The construction of the Pavilion, with its soaring concrete and glass structure, colossal chandeliers, onyx walls and 24-karat gold-leaf ceiling, served as the centerpiece of what was to become the Los Angeles Music Center -- a magnificent temple of the arts intended to compete for attention with the great music halls of the world.

Today, the Pavilion stands like an aging and neglected dowager. Its concrete is stained by years of downtown soot, its interiors are threadbare and its nearly 50-year-old carpeting is worn from thousands of performances and gala events.

It's a sad turn of events for this place that was intended to democratize the high arts in Los Angeles and bring together all its people in a setting of grandeur -- the wealthy movie types from Hollywood and the Westside, the waspy establishment from Pasadena and environs and the poor from the barrios of South L.A. and the Eastside.

The obvious deterioration of this once magnificent building points in part to Los Angeles' fixation on the newest and shiniest of toys, rather than its cultural underpinnings. Just across the street, supporters of the gleaming, Frank Gehry-designed Walt Disney Concert Hall managed to raise $274 million for construction, including $110 million from county government, while the Pavilion languished.

But it's also an indictment of county government, which owns the building, and the philanthropic indifference of businesses that once stepped up to finance this sort of project -- simply because it's good for the community.

I spent my high school and college years as an usher at the Pavilion and its two smaller siblings, The Mark Taper Forum and the Ahmanson Theater, that together comprise the Music Center. I loved walking into the Pavilion and its elegant surroundings. It was here that I viewed my first operas from backstage, listened to the L.A. Philharmonic under the direction of music genius Zubin Mehta and helped the famous to their seats during several Academy Awards ceremonies.

It also was here I witnessed an event that brought the 60s home for me -- a concert by Ravi Shankar that filled the auditorium not with the usual fur coats and suits but with tie-dyed shirts and the sweet smell of marijuana.

The deterioration of this landmark feels personal partly because of the symbolic role played by the Los Angeles Times, where for more than three decades I worked as a reporter/writer and managing editor.

The vast majority of the $35 million it took to build the Pavilion came from charitable efforts of the paper and the fundraising skills of Dorothy Buffum Chandler, whose family founded and ran the Los Angeles Times. It's difficult to walk around downtown Los Angeles without seeing the Los Angeles Times name or the names of Chandler family members emblazoned almost everywhere.

All that changed in 2000, when the Times and Times-Mirror, its corporate parent, were purchased by the Tribune Co. of Chicago.
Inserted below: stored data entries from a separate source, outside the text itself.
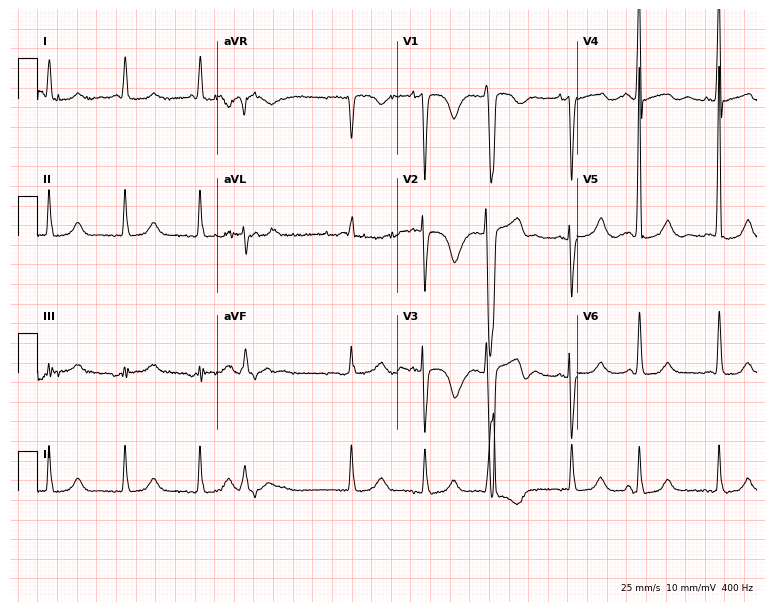
Resting 12-lead electrocardiogram. Patient: a 77-year-old female. None of these six findings is recorded: first-degree AV block, right bundle branch block, left bundle branch block, sinus bradycardia, atrial fibrillation, sinus tachycardia.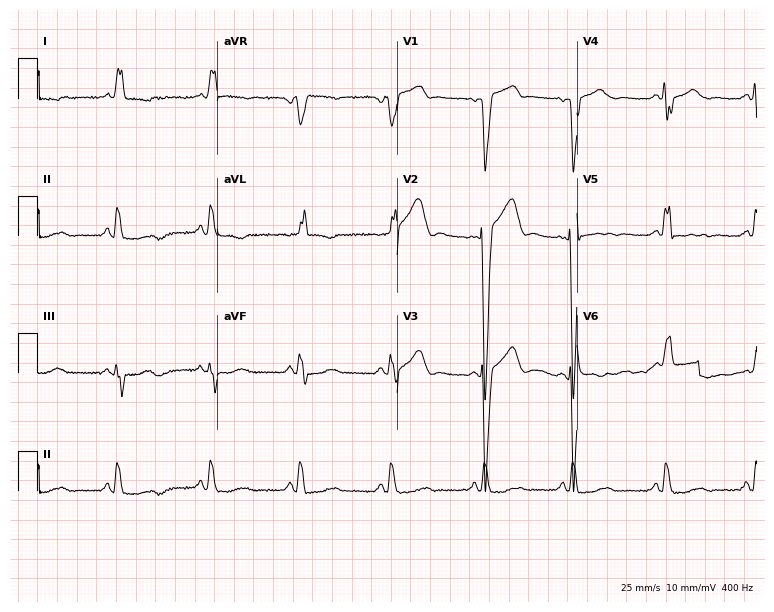
Electrocardiogram, a 54-year-old woman. Interpretation includes left bundle branch block.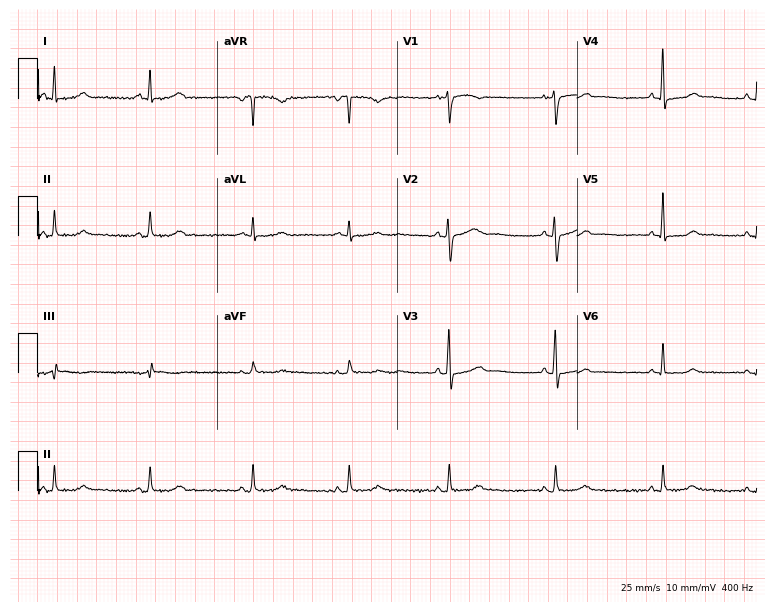
12-lead ECG from a 44-year-old female. No first-degree AV block, right bundle branch block, left bundle branch block, sinus bradycardia, atrial fibrillation or sinus tachycardia recorded for this tracing.

Almost immediately, the Times, which had routinely given some $5 million annually to worthy community causes, halted those grants. Today, the paper and its holding company are once again under the control of a Southern California publisher, Eddy Hartenstein. But still there is no grant money. Times executives do not even volunteer for community boards -- unheard of in the days when the Los Angeles Times prided itself on its civic involvement.

This kind of detachment is dishonorable for a newspaper that is meant to serve its community. And it touches myriad causes well beyond the Music Center. But it's not just the Times that has failed the public.
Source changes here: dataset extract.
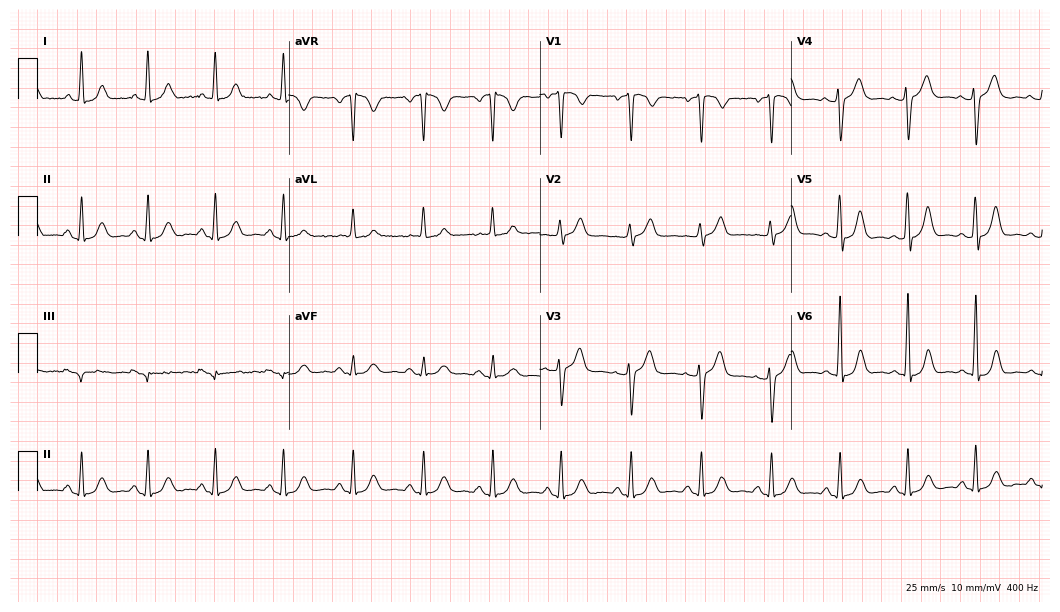
Resting 12-lead electrocardiogram (10.2-second recording at 400 Hz). Patient: a 44-year-old female. None of these six findings is recorded: first-degree AV block, right bundle branch block, left bundle branch block, sinus bradycardia, atrial fibrillation, sinus tachycardia.

Corporate headquarters, which historically have been generous to the arts, have been fleeing Los Angeles for years. The businesses that are left, for the most part, have severely limited their grants, generally giving only when they see a direct return to their bottom lines.

Andrea Van de Kamp, who served on the committee that raised construction funds for the Pavilion and spent seven years as the Music Center's chair, told me that plans for a renovation have been under consideration for more than a decade.

"The question has been funding," she said. She blamed a tussle between opera and dance interests, but also cited county bureaucracy for the lack of results. "The mix-up was with the county and there was never a clear definition of who does what and when."

Van de Kamp told me all that had been cleared up with completion of Disney Hall.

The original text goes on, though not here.